Thread overview
windows shebang ?
Jan 05, 2012
SeanG
Jan 05, 2012
Vladimir Panteleev
Jan 05, 2012
SeanG
Jan 05, 2012
Vladimir Panteleev
January 05, 2012
On http://www.d-programming-language.org/rdmd.html Andrei states:

(Under Windows replace cat with type and #!/usr/bin/rdmd with #!rdmd, the latter assuming that rdmd can be found in your path.)

what is the #!rdmd about ? I know of no windows shebang syntax, and trying it it a batch file, and in a .d file yielded no results.

rdmd is in the path. Win 7. ran .bat and .d files both from windows shell and a cmd prompt.

dont really need it, but I know Andrei is usually pretty precise about these kind of things - and it peaked my curiosity. maybe in MSDOS it worked ?

January 05, 2012
On Thursday, 5 January 2012 at 22:43:23 UTC, SeanG wrote:
> dont really need it, but I know Andrei is usually pretty precise about these
> kind of things - and it peaked my curiosity. maybe in MSDOS it worked ?

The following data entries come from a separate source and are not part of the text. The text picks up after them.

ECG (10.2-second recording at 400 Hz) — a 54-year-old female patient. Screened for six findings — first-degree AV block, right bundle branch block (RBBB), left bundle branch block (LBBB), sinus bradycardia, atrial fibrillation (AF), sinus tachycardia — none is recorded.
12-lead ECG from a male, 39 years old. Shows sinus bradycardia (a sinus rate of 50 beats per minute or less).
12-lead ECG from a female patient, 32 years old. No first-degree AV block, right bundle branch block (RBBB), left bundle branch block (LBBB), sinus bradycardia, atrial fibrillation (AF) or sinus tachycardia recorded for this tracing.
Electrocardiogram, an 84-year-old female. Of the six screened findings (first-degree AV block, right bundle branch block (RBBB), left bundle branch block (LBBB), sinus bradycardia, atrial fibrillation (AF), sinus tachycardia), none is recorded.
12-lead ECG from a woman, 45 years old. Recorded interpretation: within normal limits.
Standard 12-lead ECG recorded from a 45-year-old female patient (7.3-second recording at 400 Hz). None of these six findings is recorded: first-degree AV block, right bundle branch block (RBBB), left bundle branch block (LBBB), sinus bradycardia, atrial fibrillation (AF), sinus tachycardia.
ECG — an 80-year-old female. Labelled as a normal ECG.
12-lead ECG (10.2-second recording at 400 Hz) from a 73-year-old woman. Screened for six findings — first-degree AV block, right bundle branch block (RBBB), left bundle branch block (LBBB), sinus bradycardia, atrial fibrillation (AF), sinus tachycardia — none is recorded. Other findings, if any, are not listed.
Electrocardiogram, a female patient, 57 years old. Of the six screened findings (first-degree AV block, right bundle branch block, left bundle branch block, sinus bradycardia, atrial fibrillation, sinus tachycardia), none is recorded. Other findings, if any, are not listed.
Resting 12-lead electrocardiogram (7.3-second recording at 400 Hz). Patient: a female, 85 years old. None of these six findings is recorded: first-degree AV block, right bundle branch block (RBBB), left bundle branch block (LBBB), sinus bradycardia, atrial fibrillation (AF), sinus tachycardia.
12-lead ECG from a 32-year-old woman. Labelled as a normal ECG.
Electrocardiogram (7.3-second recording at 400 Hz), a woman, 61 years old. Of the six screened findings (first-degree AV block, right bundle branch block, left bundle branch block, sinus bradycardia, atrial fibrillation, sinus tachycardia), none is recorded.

No, MS-DOS used extensions like Windows.

Shebang makes sense if you try to run a D program from a bash-like shell, e.g. using MSys or CygWin. It'd make sense to look for rdmd in the PATH (as opposed to passing an absolute path), assuming that'll work at all. Replacing cat with type seems odd, though, since using a shebang-aware shell implies that other Unix-like tools are available, like cat.
January 05, 2012
You may want to repost this to digitalmars.D. This newsgroup is deprecated, and few people follow it.
January 05, 2012
thanks for your response.

I assumed he meant natively not using a 'nix shell.